Want hoe dieper ik me in de grenzeloosheid van dit blauw begeef, hoe meer mijn gedachten ‘uiteenrafelen’. Alsof ik, om gedachten te kunnen hebben, een soort weerklank in de buitenwereld nodig heb. En die weerklank is hier niet langer te vinden. Hierdoor verbleken al mijn gedachten en gewaarwordingen; ze waaien uiteen als oude vlaggen die te lang in weer en wind hebben gewapperd. En de restanten van gewaarwordingen die nog zijn blijven zitten, weten op het laatst zelf niet meer waar ze vandaan komen of wat ze te vertellen hadden. Niets wordt teruggewezen door dit blauw, alles wordt erin opgenomen, alles verdwijnt is een ruimte die zo grenzeloos is dat ik het niet kan bevatten. Wat ik ‘mezelf’ noem, lost erin op als een mespuntje zout in een meer.
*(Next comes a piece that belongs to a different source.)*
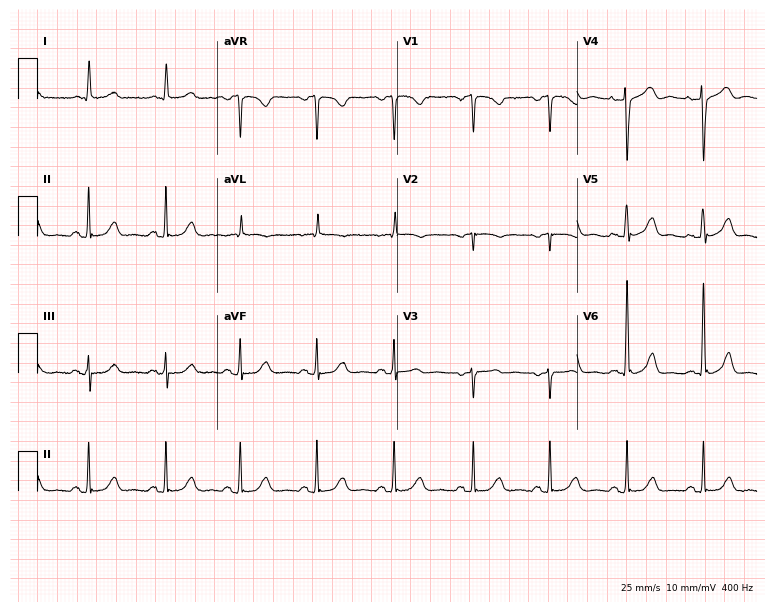
Electrocardiogram, an 81-year-old female. Of the six screened findings (first-degree AV block, right bundle branch block, left bundle branch block, sinus bradycardia, atrial fibrillation, sinus tachycardia), none is recorded. Findings outside these six are not listed.

Het blauw is nu overal, het wijkt, maar omhult me tegelijkertijd. En gaandeweg merk ik dat me uit dit blauw ook iets tegemoet begint te komen. De ruimte waarin ik verdwijn blijkt niet leeg te zijn. Er lijkt een soort ‘weten’ in aanwezig te zijn. Het herinnert me aan iets waar ik ooit dichtbij ben geweest, en waar geen tijd bestond. Het blauw is hiervan vervuld, en maakt zich kenbaar als een innerlijk stralen dat sterker wordt naarmate je het dichter nadert. Ik kan voor dit blauw niets verbergen, het lijkt of dit blauw een soort alwetendheid bezit…maar ik voel ook niet de noodzaak om iets te verbergen. Want uit die enorme ruimte komt me nergens een grens, nergens een oordeel tegemoet. Eerder een absolute, stralende helderheid waarin alles zichtbaar wordt, zonder te veroordelen of te vergoelijken. En dat met een eeuwigheid aan geduld…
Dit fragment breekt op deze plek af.